I make mistakes like that because that's what I hear, like "campion" instead of "campeon."

Saludos.


----------



## chajadan

I definitely grew up referring to these as "cheat sheets" in California.
--charlie


----------



## gypsyanna

tireless said:


> Buenos días:
> 
> En español llamamos "chuleta" a un papelito que llevan los estudiantes con las posibles respuestas de un examen, para copiarlas.
> 
> ¿Cómo se le llama en inglés?
> 
> Gracias, un saludo,


 
He visto utilizar la palabra "cribsheet" en la película Butch Cassidy and Sundance kid de Paul Newman y Robert Redford,con el significado de chuleta


----------



## Annalisedye

It's definitely "cheet sheet" in the U.S.


----------



## elpelohipico

chuleta como hoja escondida para copiarse secretamente en los examenes se dice: "crib sheet". Saludos a todos.


----------



## calamario

"comprimido" en Perú.


----------



## duvija

Ferrocarril, en Uruguay.


----------



## Thank you

DEFINITELY "cheat sheet" on the East Coast...New England area.  I'm actually learning these variations now.  Cool!


----------



## aurilla

Lillita said:


> I believe it is called _*"cheat sheet"*_. I am not quite sure of it, though. So, let's wait for the natives!


 

I agree.


----------



## aurilla

zumac said:


> Chuleta is used in Spain.
> Acordión is used in México.
> In New York, we used to say "gyp sheet"
> I think in the UK they say "crib sheet"
> 
> Saludos.


 
I believe it's "gip sheet"


----------



## aurilla

εïз JULIET εïз said:


> Aquí "forro" es una mala palabra...Así le llaman a los preservativos, pero de manera ordinaria. También se le llama así a una persona falsa o que te ha decepcionado.


 
En Puerto Rico también. Es slang para "escroto".


----------



## Salab

It's "cheat sheet" on the West Coast of Canada too


----------



## Arrius

We English say simply *a crib*. I've never heard of _crib sheet_ or _cheat sheet_.


----------



## ensoie

"Chit" por aca


----------



## correogsk

Cierto, en México (al menos en la ciudad de México, D.F.) es _acordeón_.
Saludos.


----------



## colombo-aussie

Australia = Cheat Sheet


----------



## María Valencia

Pastel en Colombia


----------



## Orlando Baiardo

tireless said:


> Buenos días:
> 
> En español llamamos "chuleta" a un papelito que llevan los estudiantes con las posibles respuestas de un examen, para copiarlas.
> 
> ¿Cómo se le llama en inglés?
> 
> Gracias, un saludo,



'Pony' and 'crib' are also used for this.


----------



## baezm

Y si la "chuleta" no es para esconderla, sino para usarla abiertamente, ¿cómo se diría en inglés?

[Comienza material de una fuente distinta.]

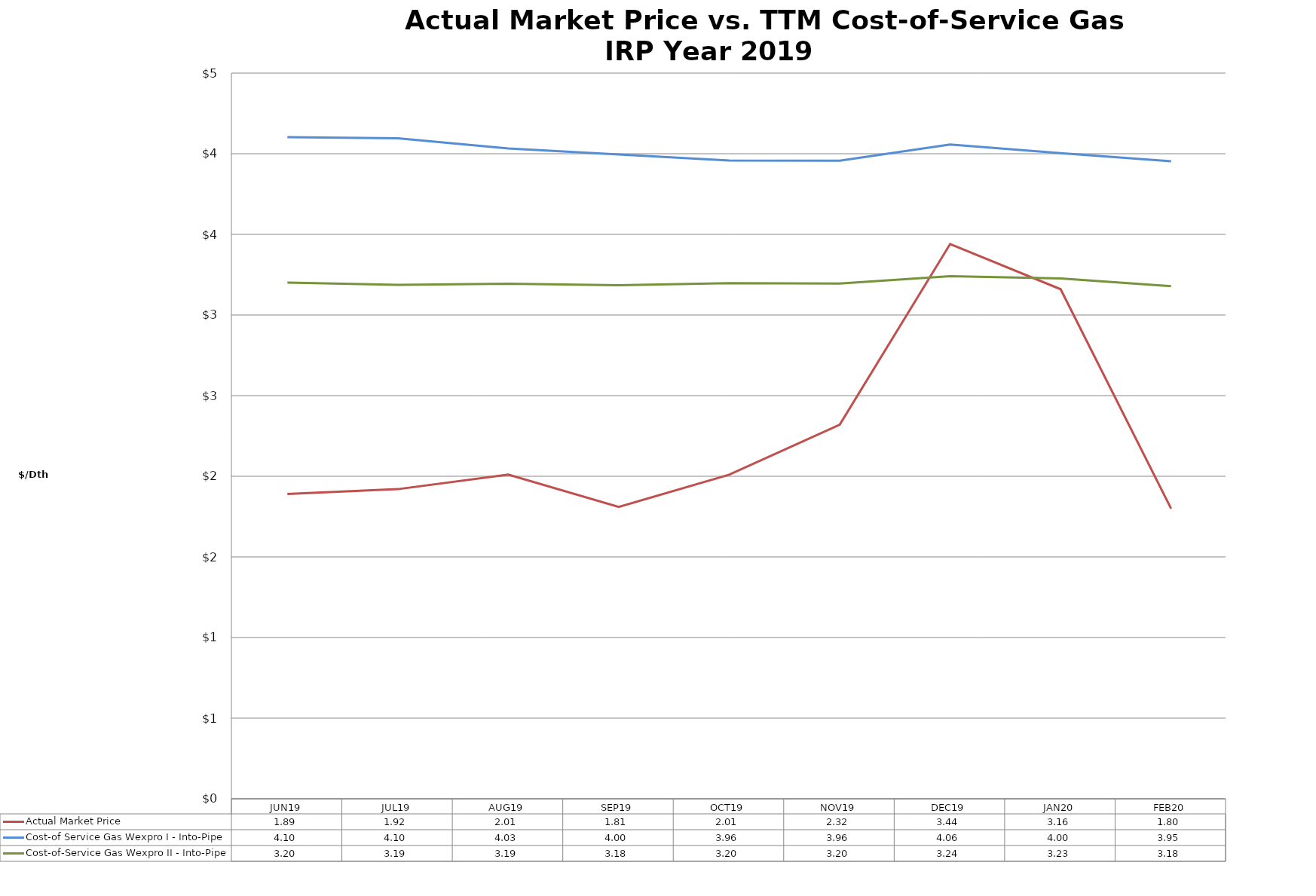
| Category | Actual Market Price | Cost-of Service Gas Wexpro I - Into-Pipe | Cost-of-Service Gas Wexpro II - Into-Pipe |
|---|---|---|---|
| JUN19 | 1.89 | 4.103 | 3.201 |
| JUL19 | 1.92 | 4.096 | 3.187 |
| AUG19 | 2.01 | 4.033 | 3.194 |
| SEP19 | 1.81 | 3.995 | 3.184 |
| OCT19 | 2.01 | 3.958 | 3.197 |
| NOV19 | 2.32 | 3.957 | 3.195 |
| DEC19 | 3.44 | 4.057 | 3.241 |
| JAN20 | 3.16 | 4.003 | 3.227 |
| FEB20 | 1.8 | 3.954 | 3.179 |
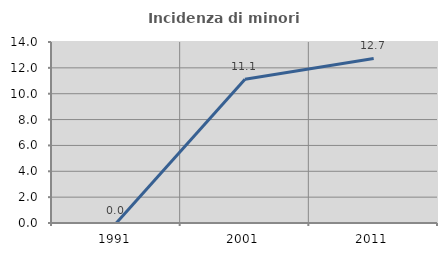
| Category | Incidenza di minori stranieri |
|---|---|
| 1991.0 | 0 |
| 2001.0 | 11.111 |
| 2011.0 | 12.727 |
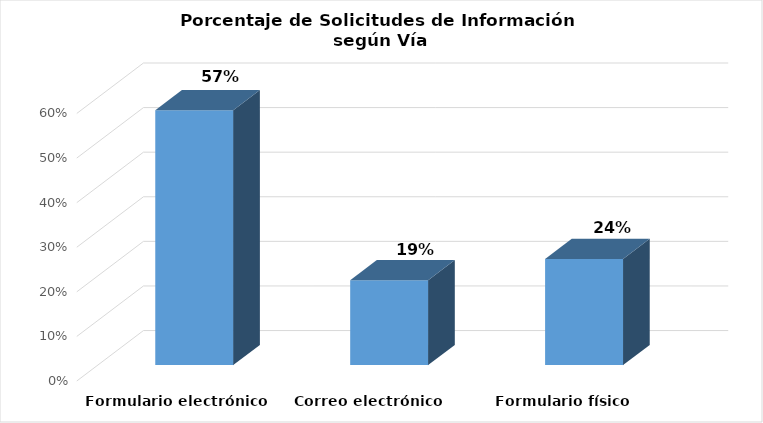
| Category | Series 0 |
|---|---|
| Formulario electrónico SAIP | 0.571 |
| Correo electrónico | 0.19 |
| Formulario físico | 0.238 |

Por ejemplo, "Jose, toma esta chuleta", (le entregamos un papel), "para que puedas usar el aparato de aire acondicionado sin tener que mirar el manual"


----------



## Adolfo Afogutu

duvija said:


> Ferrocarril, en Uruguay.


Trencito. Siempre exagerando, estimada... No sé cuándo ni por qué, pero el nombre se fue volviendo más "modesto".
Saludos


----------



## Moritzchen

Adolfo Afogutu said:


> Trencito. Siempre exagerando, estimada... No sé cuándo ni por qué, pero el nombre se fue volviendo más "modesto".
> Saludos



Puede ser.
Pero eran _ferrocarriles_ el milenio pasado.


----------



## Adolfo Afogutu

Sí, sí, me consta. Yo usaba y abusaba de los ferrocarriles. Eso de los trencitos vino después. Y ahora se abre camino el término de la vecina orilla: machete. Pérdida de identidad, que le dicen.


----------



## Moritzchen

Bueno, pero hay que tener en cuenta que a ellos también les pasa. 
Antes había tiroteos y ahora hay balaceras.
Los chicos hacían los deberes y ahora hacen la tarea.


----------